Your instructions
Retype exactly the span of lines below from the one with "grand steeple-chase d'Auteuil." through the one with "Busto di madama". Do not include pictures.

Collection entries
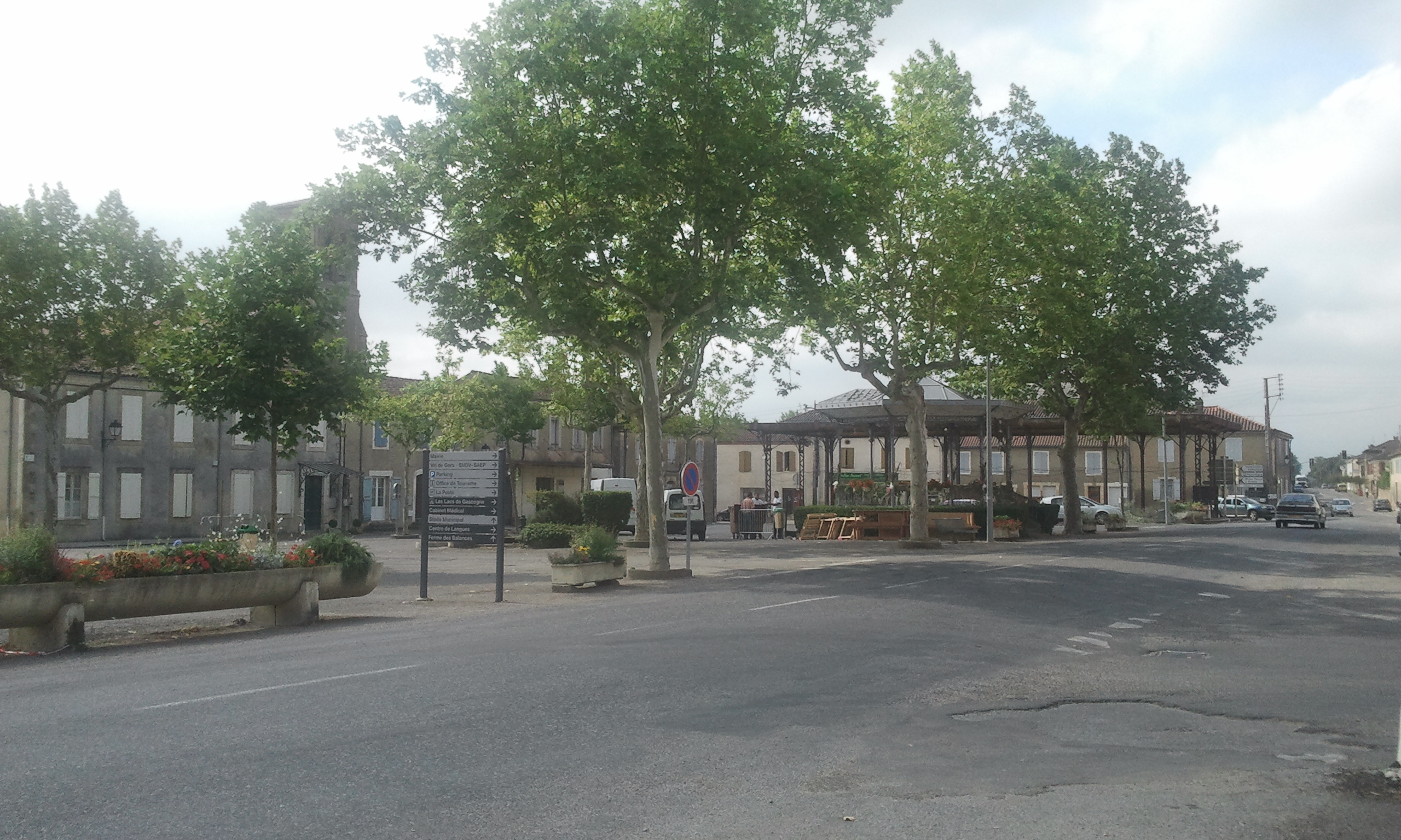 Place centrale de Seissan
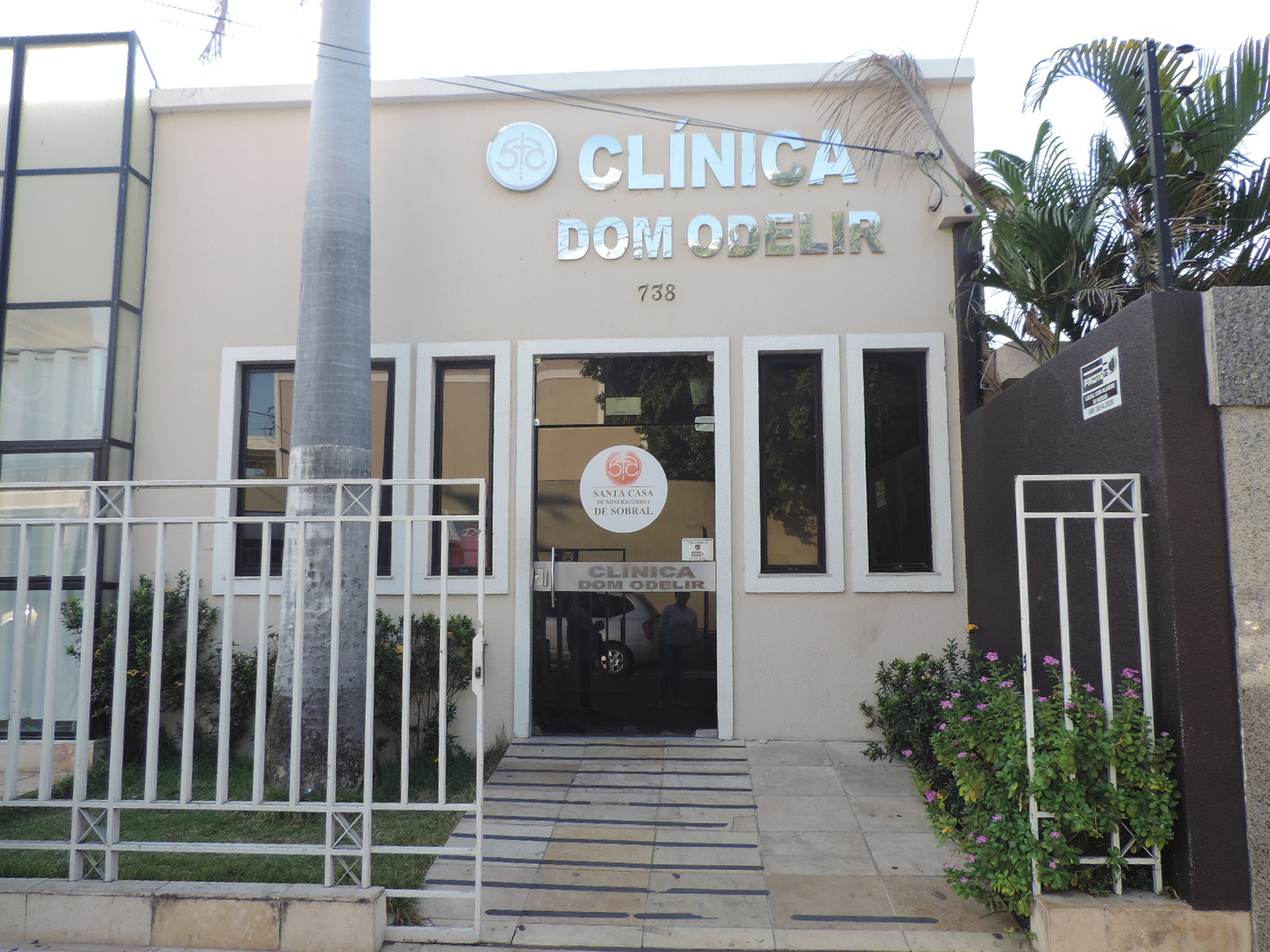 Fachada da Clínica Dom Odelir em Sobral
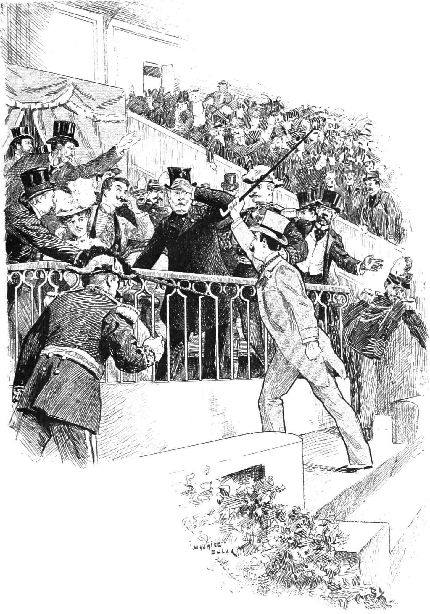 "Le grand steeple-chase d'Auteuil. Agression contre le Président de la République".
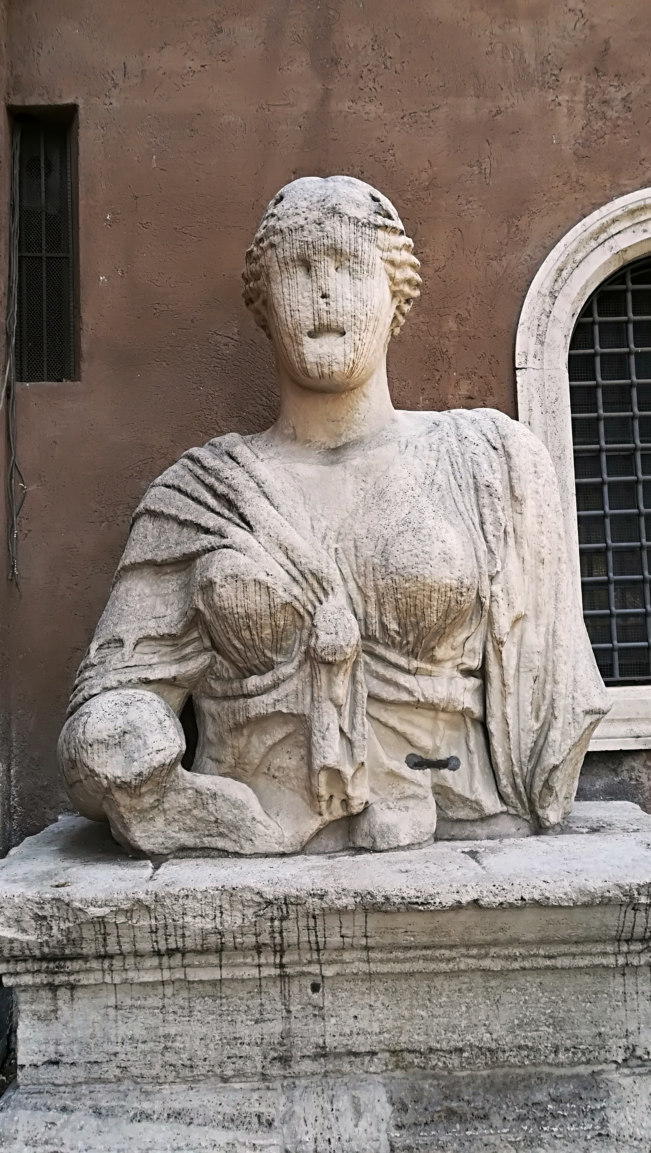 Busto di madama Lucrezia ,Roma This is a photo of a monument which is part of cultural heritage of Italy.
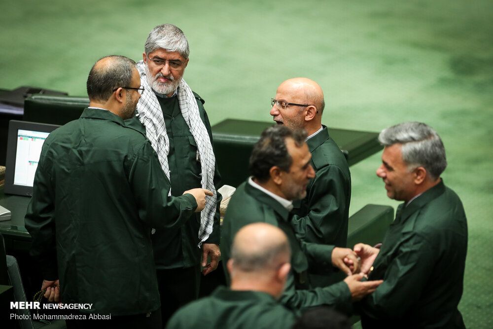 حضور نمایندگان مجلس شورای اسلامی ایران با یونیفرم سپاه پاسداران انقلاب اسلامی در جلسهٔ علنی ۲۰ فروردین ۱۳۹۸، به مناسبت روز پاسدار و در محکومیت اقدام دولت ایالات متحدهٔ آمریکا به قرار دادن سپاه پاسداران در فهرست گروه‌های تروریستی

The answer
 "Le grand steeple-chase d'Auteuil. Agression contre le Président de la République".
 Busto di madama Lucrezia ,Roma This is a photo of a monument which is part of cultural heritage of Italy.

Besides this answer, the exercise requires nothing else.